Iranga has now launched a JustGiving appeal to keep her dream alive but has just six weeks to raise enough money to prove there is enough to secure her place on the course and her study visa.

On her choice of course, Iranga said: “What is really important for me is to get global experience, a lot of the material I need is in the States. The opportunity to go to an Ivy League university doesn’t come around that often.

“I don’t want to be held back by where I come from.”

Iranga, who also speaks Swahili, aims to improve her French and Spanish as part of her studies in order to speak directly to those she wants to interview as part of her plan to research gender and the personal histories of people whose stories are “at the margins” of attention.

“People from disadvantaged communities don’t have written records, but that doesn’t mean they don’t have histories to share.

“I hope to empower people to get their stories heard,” Iranga said.

In particular, Iranga is interested in interviewing people who took part in exchanges between the USA and the USSR during the Cold War.

It follows studies at Warwick which involved interviewing her grandmother Josephine who lived in the central African country when it was a Belgian colony and after it gained independence.

Iranga’s passion for studying history began not in the Democratic Republic of the Congo, but in the library at Canning Town.

“I remember getting out a book about Florence Nightingale and thinking it was incredible what this woman had done.
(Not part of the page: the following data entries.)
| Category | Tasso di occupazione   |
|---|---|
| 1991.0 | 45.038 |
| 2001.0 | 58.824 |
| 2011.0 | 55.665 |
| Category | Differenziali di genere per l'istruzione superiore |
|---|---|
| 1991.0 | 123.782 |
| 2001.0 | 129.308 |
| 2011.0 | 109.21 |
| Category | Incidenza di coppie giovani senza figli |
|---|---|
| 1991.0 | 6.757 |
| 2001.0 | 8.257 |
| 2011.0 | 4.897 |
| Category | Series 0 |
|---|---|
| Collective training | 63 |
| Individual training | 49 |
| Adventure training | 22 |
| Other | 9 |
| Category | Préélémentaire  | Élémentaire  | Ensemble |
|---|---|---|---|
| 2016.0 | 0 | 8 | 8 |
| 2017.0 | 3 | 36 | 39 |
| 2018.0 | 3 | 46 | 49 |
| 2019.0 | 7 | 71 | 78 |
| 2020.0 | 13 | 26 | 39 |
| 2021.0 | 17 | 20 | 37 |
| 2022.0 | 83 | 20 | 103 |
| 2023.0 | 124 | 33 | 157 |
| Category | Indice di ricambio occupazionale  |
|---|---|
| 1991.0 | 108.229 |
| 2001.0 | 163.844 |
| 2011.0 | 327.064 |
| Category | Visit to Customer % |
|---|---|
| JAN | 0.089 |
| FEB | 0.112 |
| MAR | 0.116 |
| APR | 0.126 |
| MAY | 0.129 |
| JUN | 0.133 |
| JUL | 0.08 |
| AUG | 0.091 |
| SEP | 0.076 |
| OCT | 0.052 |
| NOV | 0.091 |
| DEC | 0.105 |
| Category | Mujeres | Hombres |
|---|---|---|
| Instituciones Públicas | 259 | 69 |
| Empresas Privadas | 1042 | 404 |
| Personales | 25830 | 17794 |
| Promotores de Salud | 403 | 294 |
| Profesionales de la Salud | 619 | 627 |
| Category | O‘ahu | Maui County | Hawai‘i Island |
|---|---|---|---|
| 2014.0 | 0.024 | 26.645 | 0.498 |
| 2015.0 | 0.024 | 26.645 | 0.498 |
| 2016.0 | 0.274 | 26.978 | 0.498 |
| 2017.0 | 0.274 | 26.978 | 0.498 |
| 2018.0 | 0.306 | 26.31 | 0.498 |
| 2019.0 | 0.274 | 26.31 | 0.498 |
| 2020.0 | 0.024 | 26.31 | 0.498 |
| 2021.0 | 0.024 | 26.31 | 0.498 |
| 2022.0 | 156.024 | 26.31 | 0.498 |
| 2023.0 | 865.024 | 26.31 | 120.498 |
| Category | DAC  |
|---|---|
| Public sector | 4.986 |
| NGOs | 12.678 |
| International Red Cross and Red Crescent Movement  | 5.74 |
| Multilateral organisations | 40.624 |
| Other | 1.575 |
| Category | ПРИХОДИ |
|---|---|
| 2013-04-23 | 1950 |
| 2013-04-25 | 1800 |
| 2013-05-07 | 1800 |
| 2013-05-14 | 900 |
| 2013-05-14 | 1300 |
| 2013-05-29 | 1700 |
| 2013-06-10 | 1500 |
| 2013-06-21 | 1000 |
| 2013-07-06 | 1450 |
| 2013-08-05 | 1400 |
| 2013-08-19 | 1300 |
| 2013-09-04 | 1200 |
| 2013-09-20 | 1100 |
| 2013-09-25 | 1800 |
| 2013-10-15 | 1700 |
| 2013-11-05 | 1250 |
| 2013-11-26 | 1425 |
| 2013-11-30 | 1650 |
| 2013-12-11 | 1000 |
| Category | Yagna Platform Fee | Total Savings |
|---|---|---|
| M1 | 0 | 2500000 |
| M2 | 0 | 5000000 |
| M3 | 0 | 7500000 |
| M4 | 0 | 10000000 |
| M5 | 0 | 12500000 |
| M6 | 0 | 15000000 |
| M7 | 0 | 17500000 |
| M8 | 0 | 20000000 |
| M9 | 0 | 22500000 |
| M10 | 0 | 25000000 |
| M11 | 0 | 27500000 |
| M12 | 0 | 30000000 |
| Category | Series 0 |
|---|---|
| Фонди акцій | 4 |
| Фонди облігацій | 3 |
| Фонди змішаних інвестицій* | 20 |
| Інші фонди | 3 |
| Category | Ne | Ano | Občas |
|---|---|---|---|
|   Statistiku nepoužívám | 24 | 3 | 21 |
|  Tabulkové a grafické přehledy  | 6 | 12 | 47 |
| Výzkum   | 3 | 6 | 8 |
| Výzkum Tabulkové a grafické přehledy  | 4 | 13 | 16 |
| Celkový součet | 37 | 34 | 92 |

I copied down the book before giving it back so I guess I’ve always been interested in the past and recording it,” Iranga said.

She added that from an early age she wanted to know why things happen.

“I used to get told off for asking why. I just understand things don’t happen in a vacuum,” she said.

Describing herself as “nerd adjacent” – not quite a nerd, but almost and capable of “spitting bars” as well as winning national debating competitions – Iranga’s long term plan is to make museums and galleries places where everyone feels welcome regardless of their background.

She explained that for someone living in Custom House or Canning Town it can take a lot to be accepted in that world.

“I want to change that,” Iranga said.